Роз-Эме и Орион сидели спиной к окну, а Вадим стоял у конца длинного стола, на котором Лулу обычно расстилала старые газеты и чистила на них овощи. Но сейчас кухарка стояла, убрав руки в карманы передника, и ждала, пока освободится её рабочее место. Потому что на столе вместо продуктов лежали три пергаментных пакета. Сердце моё перестало биться. В каждом пакете было по футболке зелёного цвета с сине-бело-красной каймой на горловине и рукавах и со знаменитыми белыми буквами на груди — эмблемой команды Сент-Этьена.
— Почтальон только что доставил, — улыбнулся Вадим. — Одна для тебя, одна для Окто и одна для Ориона.
Я не могла поверить собственным глазам.
— Совсем как настоящие, — прошептала я.
— Сделаны на той же фабрике, — подтвердил мою догадку Вадим. — Открывай скорее. Конечно, к ним прилагаются шорты и носки.
Я наконец развернула пакет, очень осторожно, чтобы ничего не испортить.
Майка, белые шорты и, как положено, пара зелёных гетр — всё было просто идеально.
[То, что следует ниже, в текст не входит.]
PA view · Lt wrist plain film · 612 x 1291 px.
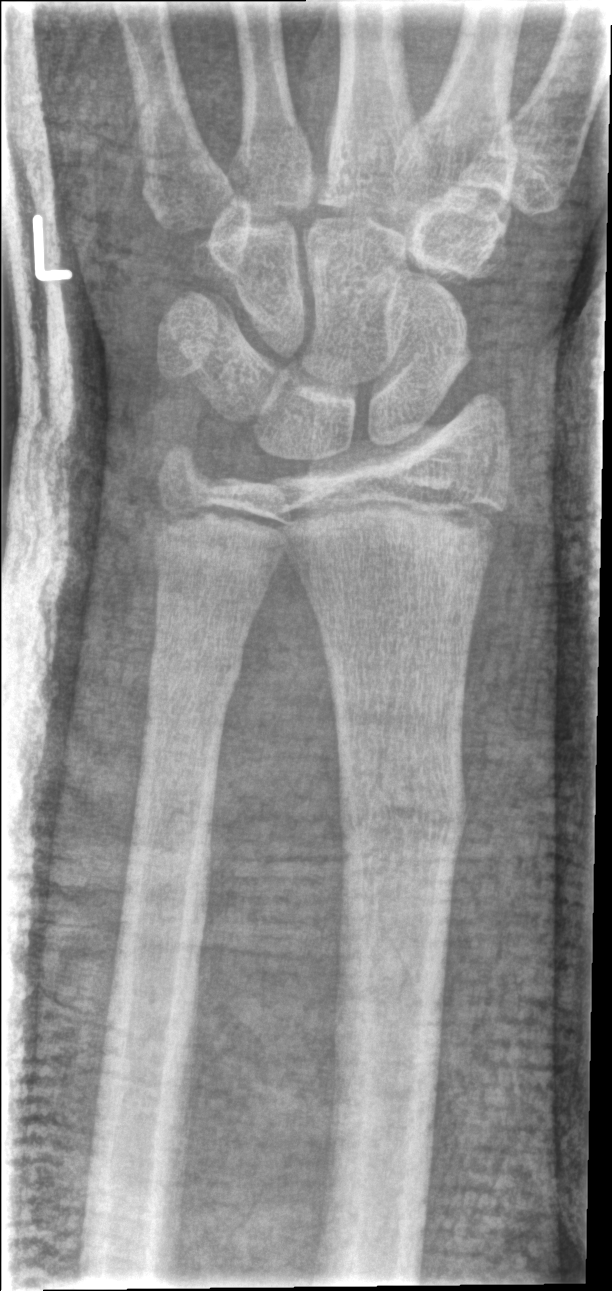 Coordinates are [x1, y1, x2, y2] in image pixels.
Fx identified at (333, 752, 467, 869) (145, 637, 244, 702).
AO code 22r-D/4.1; 23u-M/3.1.
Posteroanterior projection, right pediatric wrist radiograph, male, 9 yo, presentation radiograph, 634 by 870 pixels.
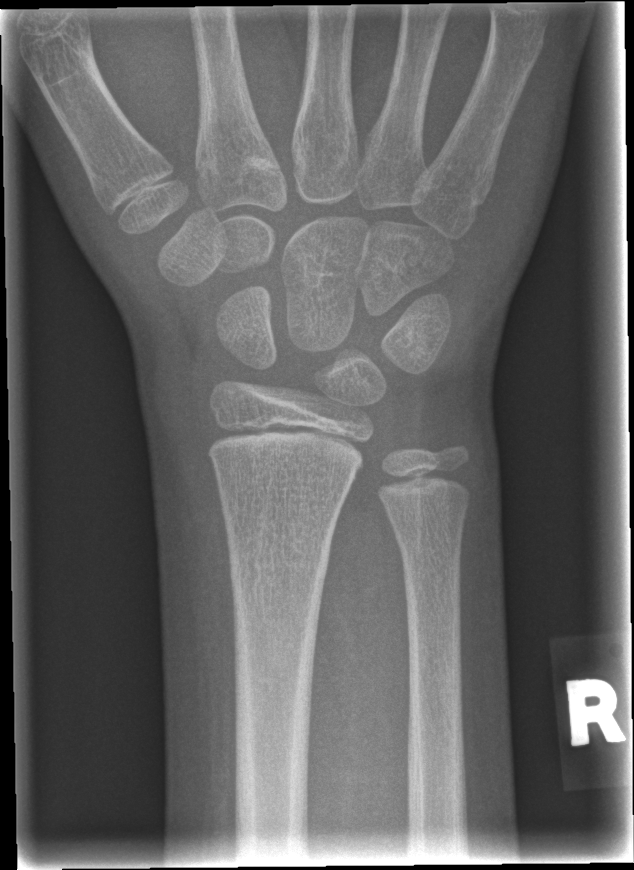 Coordinates are [x1, y1, x2, y2] in image pixels.
Fx identified at 225,541,332,586.
AO code 23r-M/2.1.
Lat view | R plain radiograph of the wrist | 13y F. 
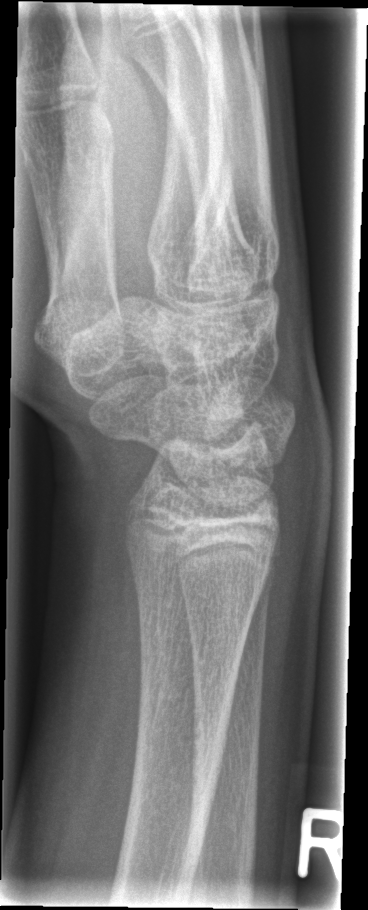

No fracture labeled.
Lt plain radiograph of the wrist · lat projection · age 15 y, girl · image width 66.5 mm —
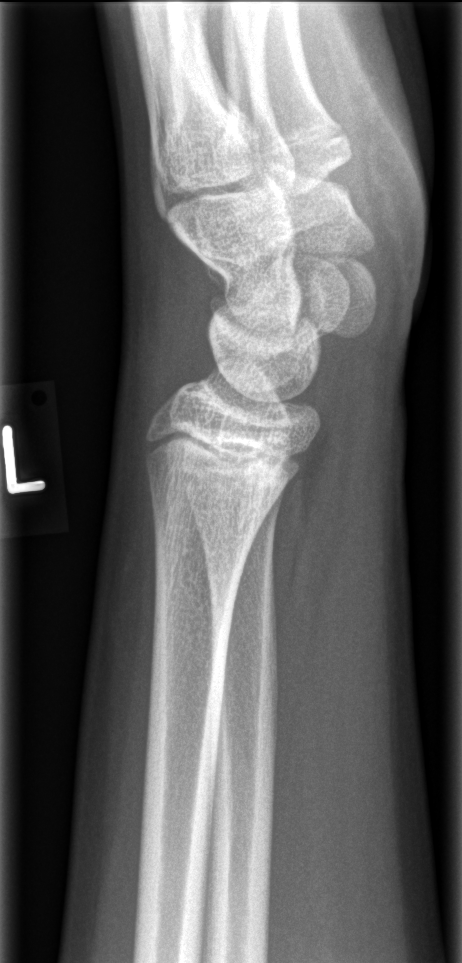 • No fracture labeled.
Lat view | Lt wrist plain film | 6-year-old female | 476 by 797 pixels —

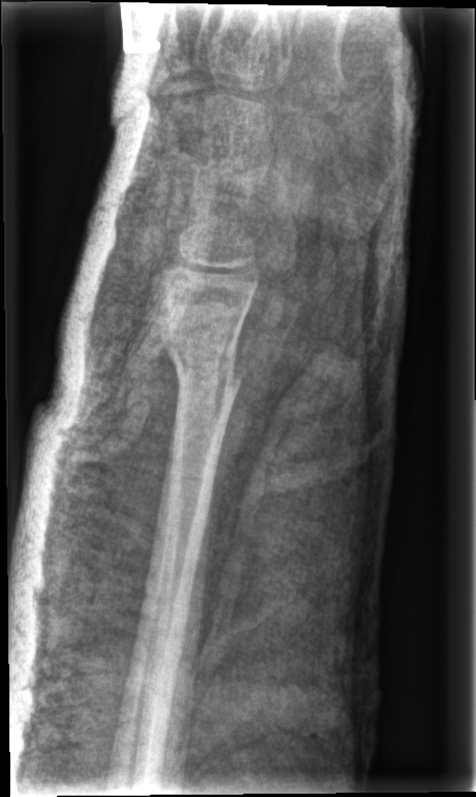

- Coordinates are [x1, y1, x2, y2] in image pixels.
- Fx: 163 343 245 399.
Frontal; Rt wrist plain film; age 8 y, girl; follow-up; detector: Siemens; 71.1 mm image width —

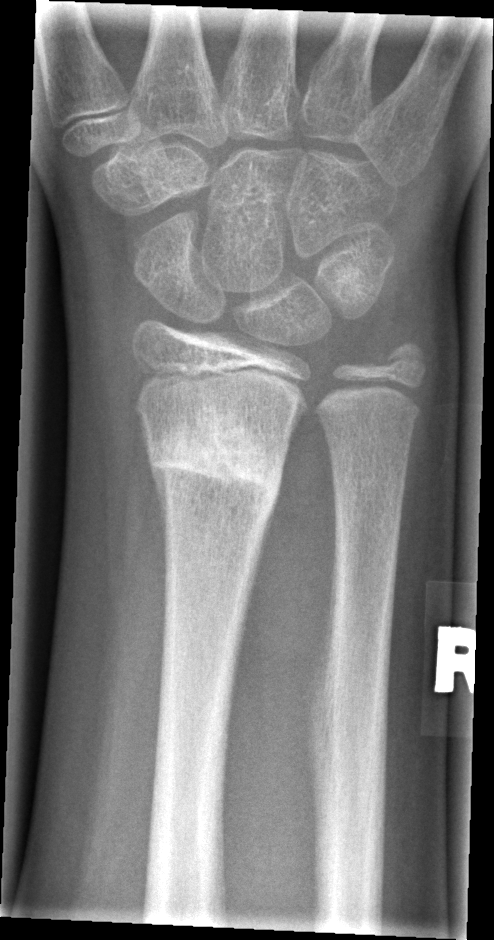
Pixel coordinates, top-left origin, xyxy. Two Fx at 143 409 288 521 | 372 333 436 395. Osteopenia.
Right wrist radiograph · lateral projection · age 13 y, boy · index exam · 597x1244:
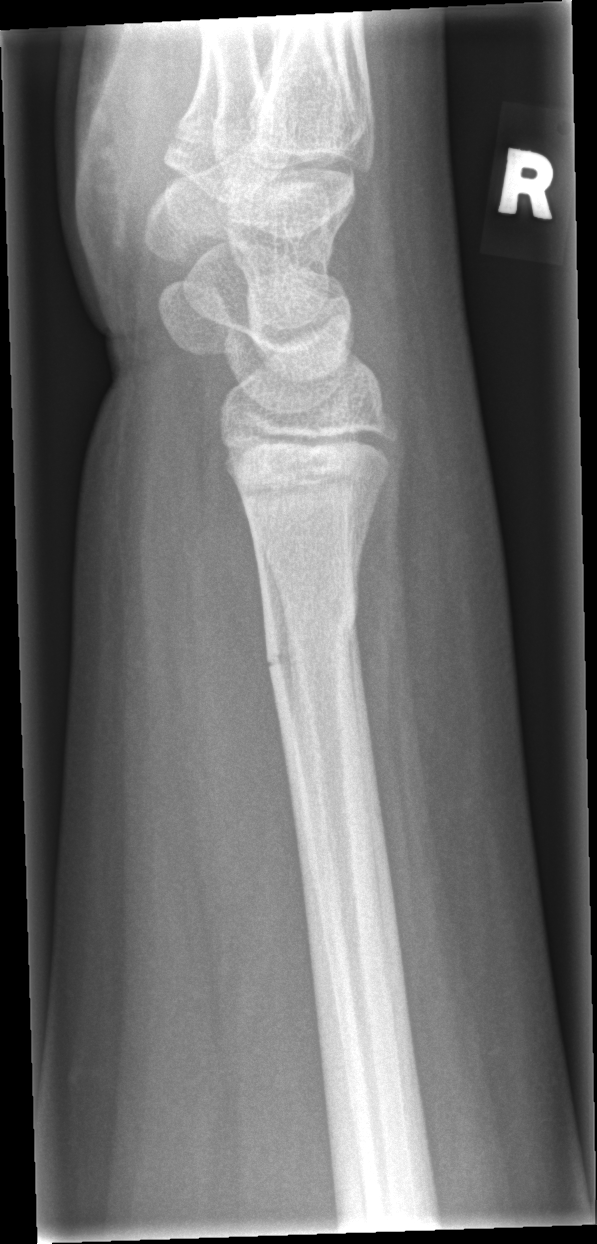

Findings: (coordinates are [x1, y1, x2, y2] in image pixels) Fracture identified at <261,596>-<365,677>.
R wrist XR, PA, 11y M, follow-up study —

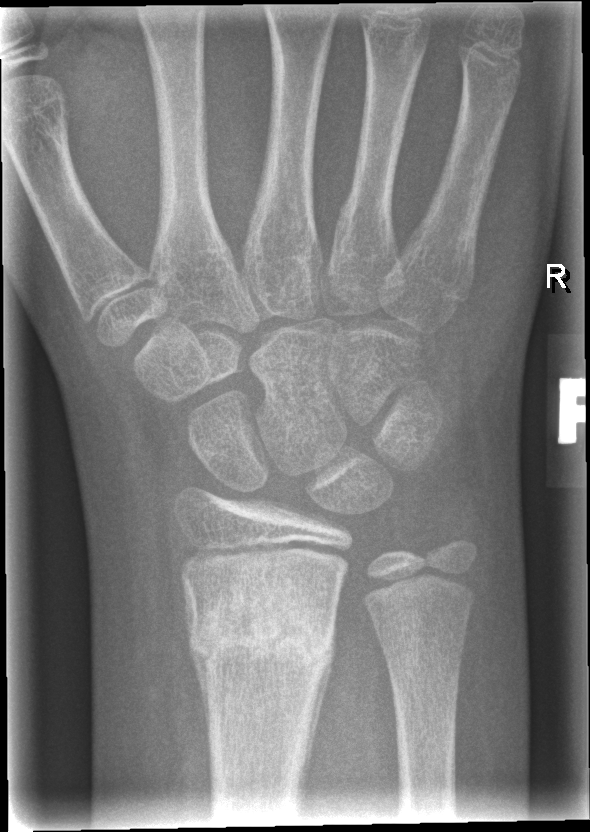

(boxes as x1,y1,x2,y2 (top-left / bottom-right, pixel units))
Q: Bone density?
A: Osteopenia
Q: Locate any fractures.
A: One Fx at bbox(182, 589, 342, 682)
Q: Any periosteal thickening?
A: Periosteal thickening — bbox(297, 623, 336, 805); bbox(188, 642, 212, 735)
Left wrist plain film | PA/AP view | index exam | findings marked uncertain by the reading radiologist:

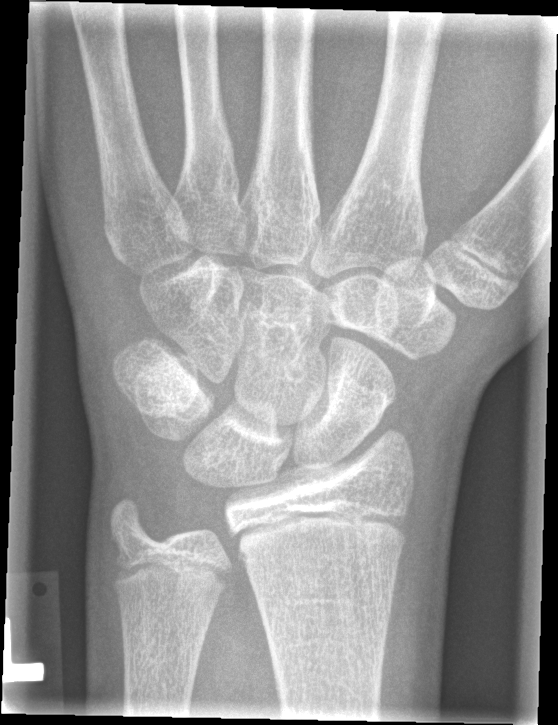
* Fracture: none labeled.
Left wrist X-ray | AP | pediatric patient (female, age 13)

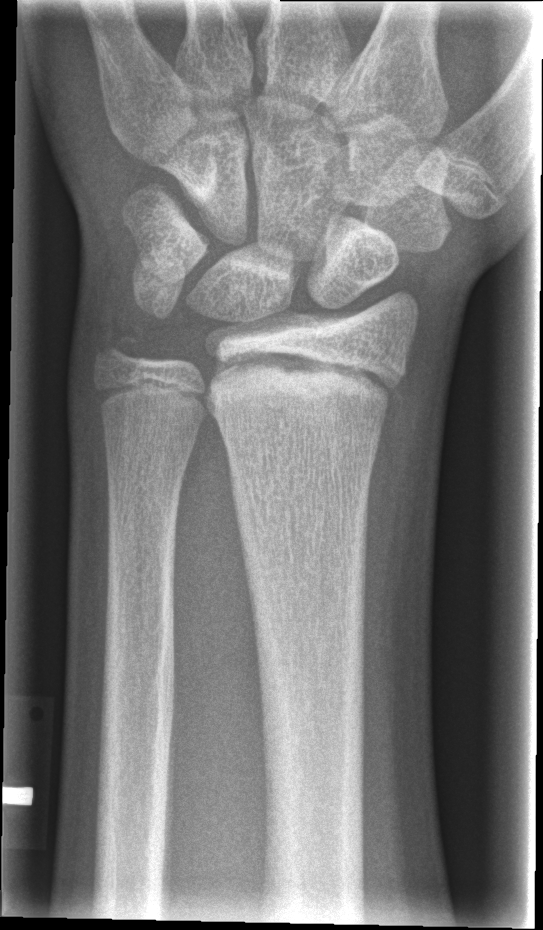
• Fracture classified AO/OTA 23r-E/2.1; 23u-E/7.
• Fx identified at 202 344 404 421
  89 323 146 378.
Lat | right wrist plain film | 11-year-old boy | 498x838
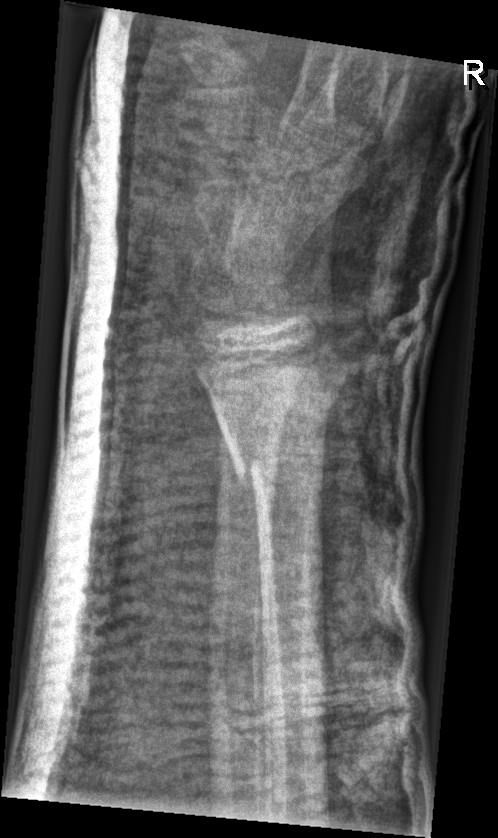 {"fracture": "1 @ <195,345>-<332,481>", "ao": "23r-M/3.1"}
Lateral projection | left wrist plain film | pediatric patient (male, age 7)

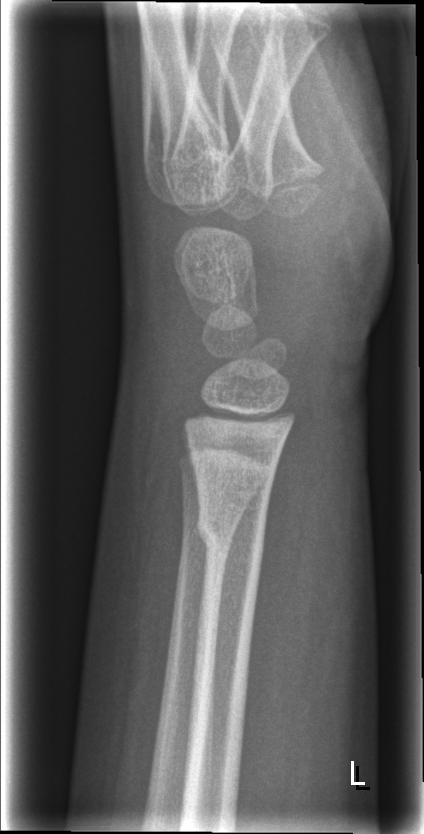

FINDINGS: Fracture: (191, 502, 268, 572).
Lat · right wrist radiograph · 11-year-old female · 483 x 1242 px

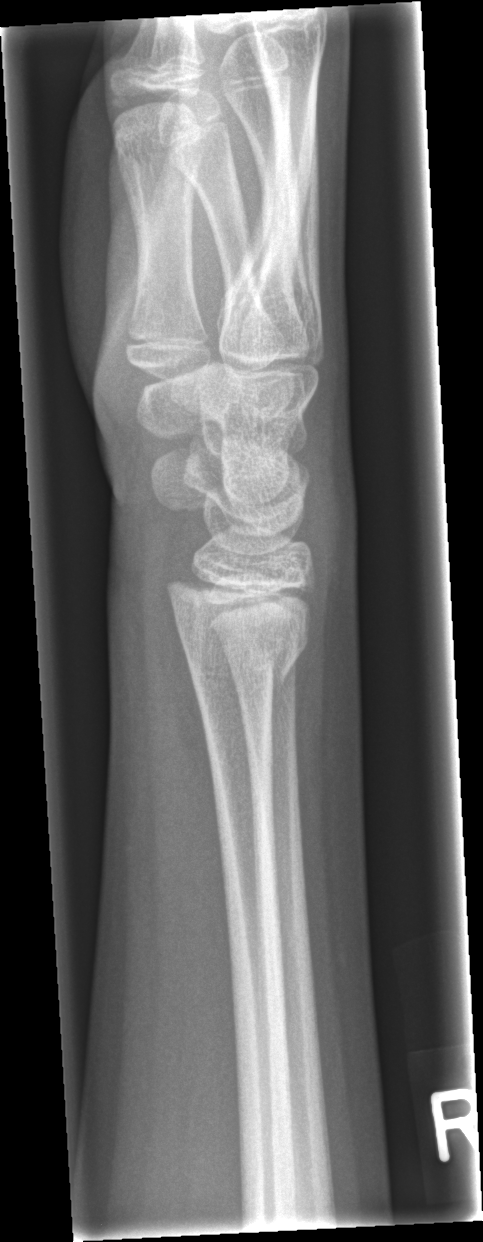

Findings: Bone fracture identified at (157, 566, 320, 696).
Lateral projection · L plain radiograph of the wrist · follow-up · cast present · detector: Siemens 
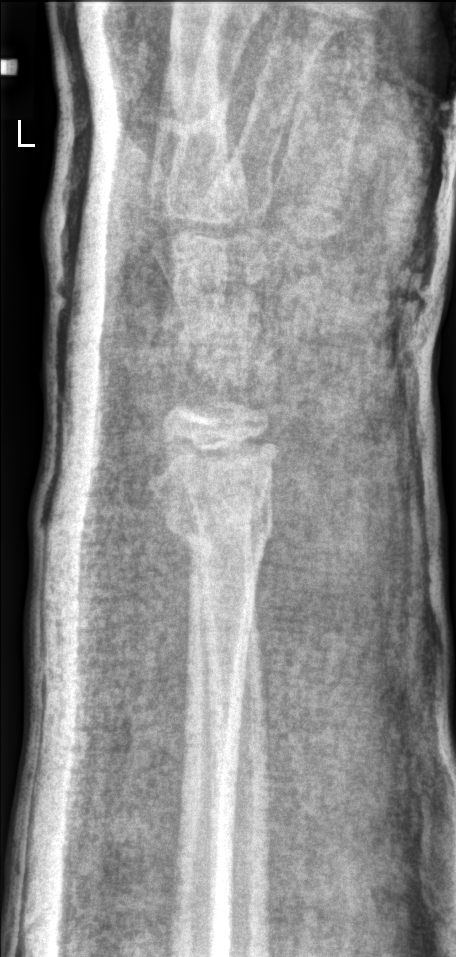

Fx — [161, 495, 277, 561].
AO code 23r-M/3.1; 23u-M/2.1.
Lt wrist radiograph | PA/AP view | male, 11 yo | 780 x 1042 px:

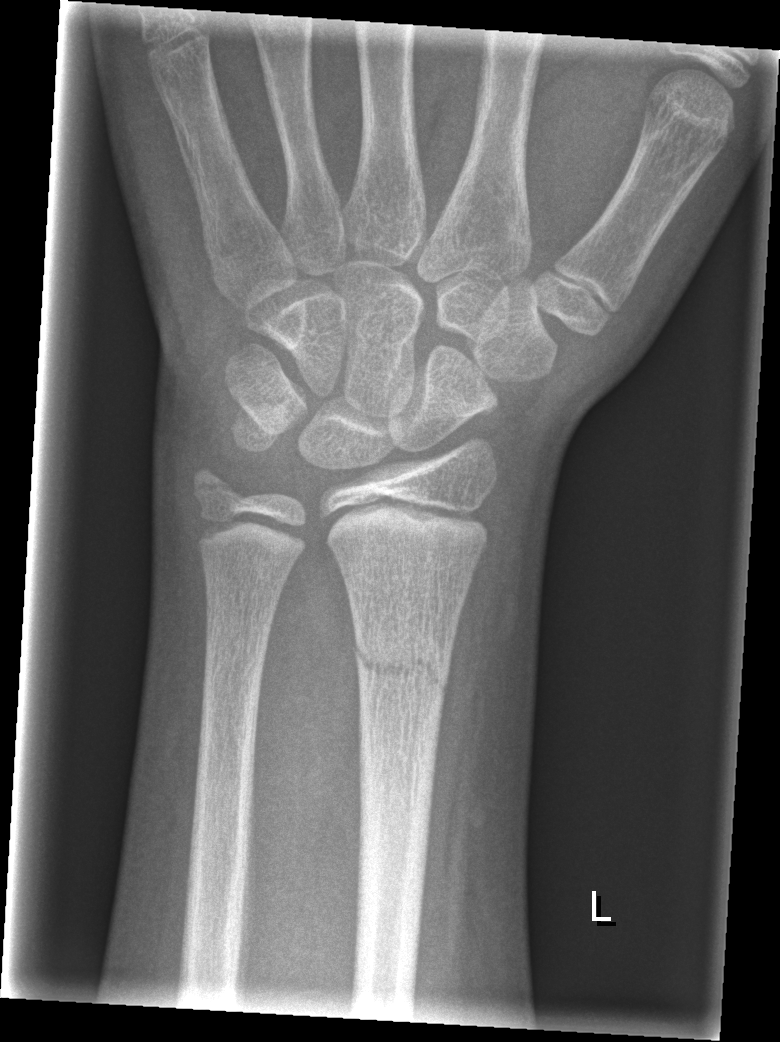

* Coordinates are [x1, y1, x2, y2] in image pixels.
* Fracture identified at bbox(351, 626, 453, 697) bbox(184, 456, 245, 523).
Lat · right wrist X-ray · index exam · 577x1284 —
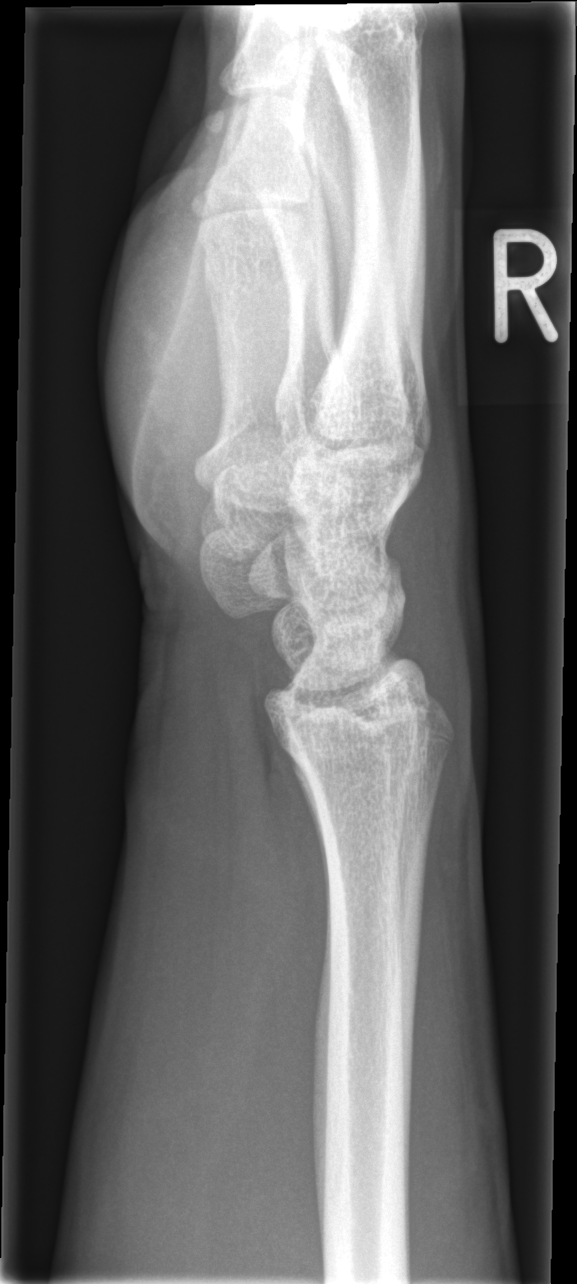
Findings: No Fx annotated.

От изумления я не могла проговорить ни слова.
— А для меня… — начал Вадим, поднимаясь со стула.
Я изумлённо смотрела, как он разворачивает жёлтую фуфайку вратаря Ивана Чурковича.
— И перчатки тоже есть. Говорят, у тебя мощный удар, а я дорожу своими пальцами! — добавил он хитро, доставая из-под стола кожаный мяч.
Окто стал скакать на месте, как блоха, и орать:
— Ура! Будем играть! Ура! Будем играть!!
— Конечно, — воскликнул Вадим, натягивая поверх рубашки фуфайку Чурковича.
Роз-Эме помогла Ориону тоже облачиться в новую форму, и мы впятером вышли из дома, величественные, как олимпийцы, под восторженные крики воображаемых болельщиков, которые заняли места на трибунах моей фантазии.
Стоял ноябрь, день клонился к вечеру, и под плотной завесой облаков было уже довольно сумрачно, но холода ещё не настали. Пилюля, рыжий кокер-спаниель, вертелся у наших ног и радостно лаял. Когда мы вышли на аллею, Вадим заметил вдали рабочих, которые убирали строительное оборудование.
— Как думаешь, они не откажутся с нами сыграть?
Так состоялся первый футбольный матч на нашем собственном футбольном поле: играли вшестером плюс сторож, не считая спаниеля, который не желал уходить из игровой зоны. Зная, что Орион предпочёл бы смотреть, как плывут по небу облака, а Окто, несмотря на регулярные тренировки, к которым я его принуждала, был не силён в футболе, я поняла, что мне придётся одной сражаться против команды рабочих.
— Давай, Консо! — кричала наша единственная болельщица. — Вперёд, девочка моя! Покажи им! Не сдавайся! Долой фаллократов![5]
Единственный вид спорта, которым Роз-Эме когда-либо занималась, имел прямое отношение к интимной обстановке её спальни. Но свою роль матери она тоже исполняла со страстью и, как большинство женщин того времени, исповедовала агрессивный феминизм.